As to what lies below, leave that with God. Man, your equal, weak as you, and not fit to be your judge, may be shut out thence: take it to your Maker--show Him the secrets of the spirit He gave--ask Him how you are to bear the pains He has appointed--kneel in His presence, and pray with faith for light in darkness, for strength in piteous weakness, for patience in extreme need. Certainly, at some hour, though perhaps not your hour, the waiting waters will stir; in some shape, though perhaps not the shape you dreamed, which your heart loved, and for which it bled, the healing herald will descend, the cripple and the blind, and the dumb, and the possessed will be led to bathe. Herald, come quickly! Thousands lie round the pool, weeping and despairing, to see it, through slow years, stagnant. Long are the "times" of Heaven: the orbits of angel messengers seem wide to mortal vision; they may en-ring ages: the cycle of one departure and return may clasp unnumbered generations; and dust, kindling to brief suffering life, and through pain, passing back to dust, may meanwhile perish out of memory again, and yet again. To how many maimed and mourning millions is the first and sole angel visitant, him easterns call Azrael!

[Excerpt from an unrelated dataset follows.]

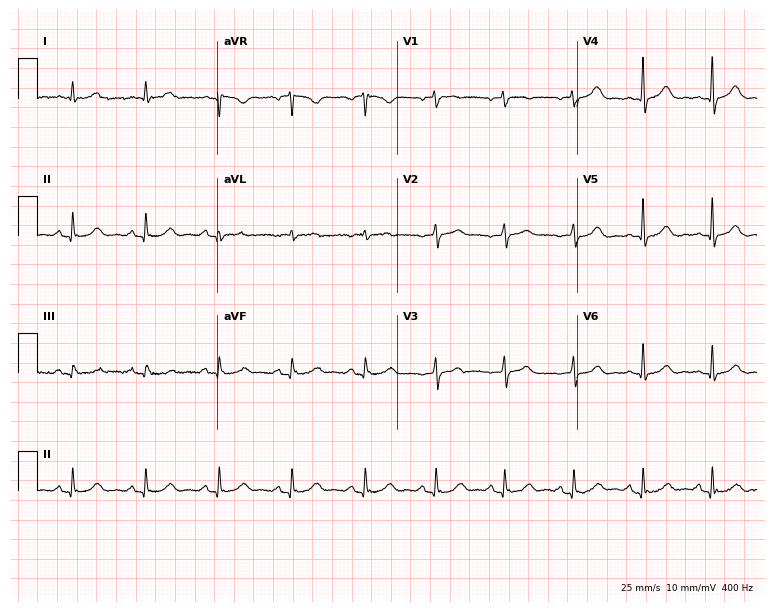
Electrocardiogram, a 66-year-old male. Overall reading on record: normal ECG.
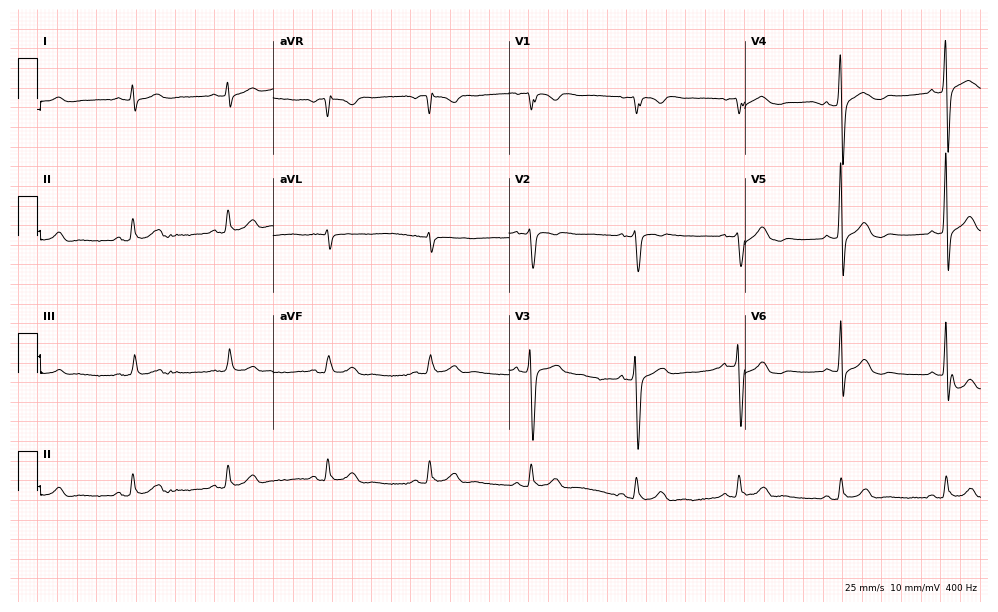
Electrocardiogram (9.6-second recording at 400 Hz), a 54-year-old male patient. Of the six screened findings (first-degree AV block, right bundle branch block, left bundle branch block, sinus bradycardia, atrial fibrillation, sinus tachycardia), none is recorded.

~ Charlotte Bronte, Villette
Sunday, March 21, 2010
Happy 325th Birthday, J. S. Bach! 21 March, 1685
The Prelude from Bach's English Suite No. 2
I remember this piece from one of the many disturbing scenes in Schindler's List. As German soldiers are storming a Jewish apartment building in the Warsaw ghetto, and with total chaos and terror reigning in the background, one soldier quietly and nonchalantly sits down at a piano (that belongs to someone being thrown out, obviously) and begins playing this beautiful piece. Such beauty amidst all the horror. Classic Spielberg, I suppose.

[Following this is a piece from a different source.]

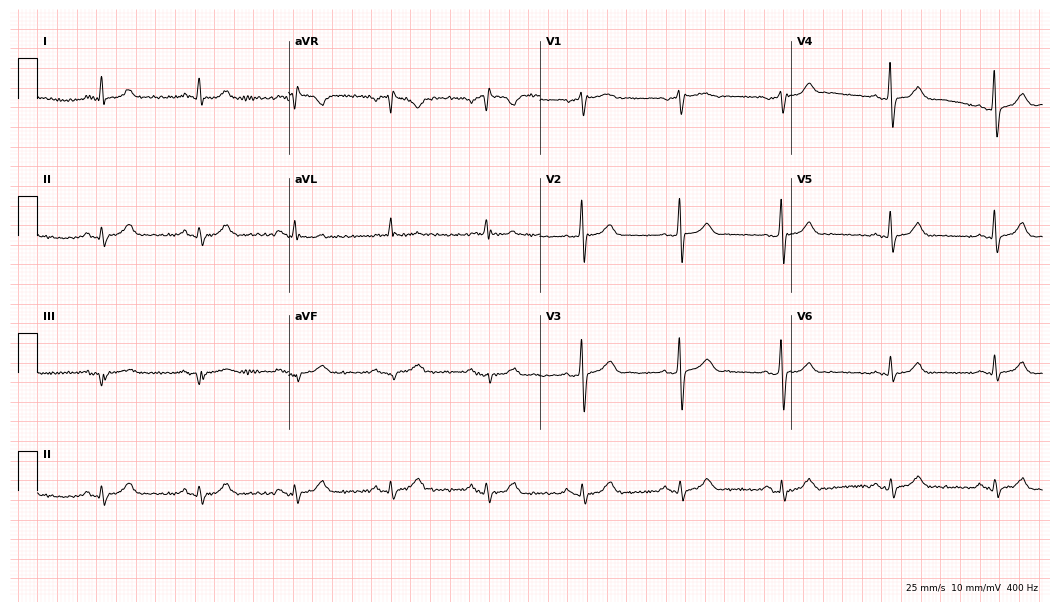
Standard 12-lead ECG recorded from a man, 64 years old (10.2-second recording at 400 Hz). Read as a normal ECG.
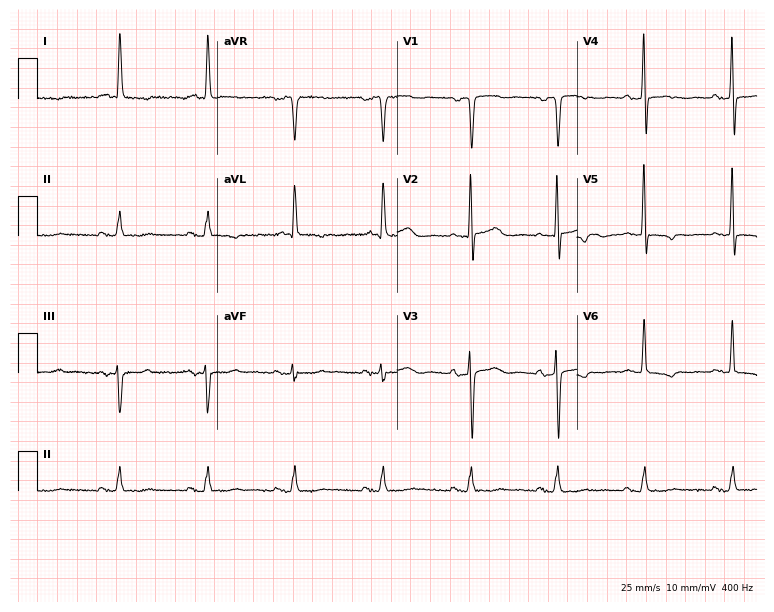
Standard 12-lead ECG recorded from a female patient, 64 years old (7.3-second recording at 400 Hz). None of these six findings is recorded: first-degree AV block, right bundle branch block (RBBB), left bundle branch block (LBBB), sinus bradycardia, atrial fibrillation (AF), sinus tachycardia.

On listening to Bach, Hermann Hesse wrote:
And now it comes. With majestic free deportment Master Bach enters his temple, does grateful homage to God, rises from worship and, following the text of a hymn, happily falls into his reverent Sunday mood. But hardly has he made a start and cleared some space for himself than he begins to drive his harmonies deeper, interlace melody with melody, harmony with harmony in animated polyphony; he reinforces and lifts and rounds out his edifice of notes far above the church into a starry space full of nobly perfect systems as though God had gone to sleep and handed over to him His staff and mantle. He makes lightening play from towering clouds and throws open serene sunny spaces, he triumphantly guides forth planets and suns, he rests relaxed at high noon and at the proper hour elicits the cool showers of evening. And he ends in splendor and power like the setting sun and, as he falls silent, leaves the world full of glory and of soul.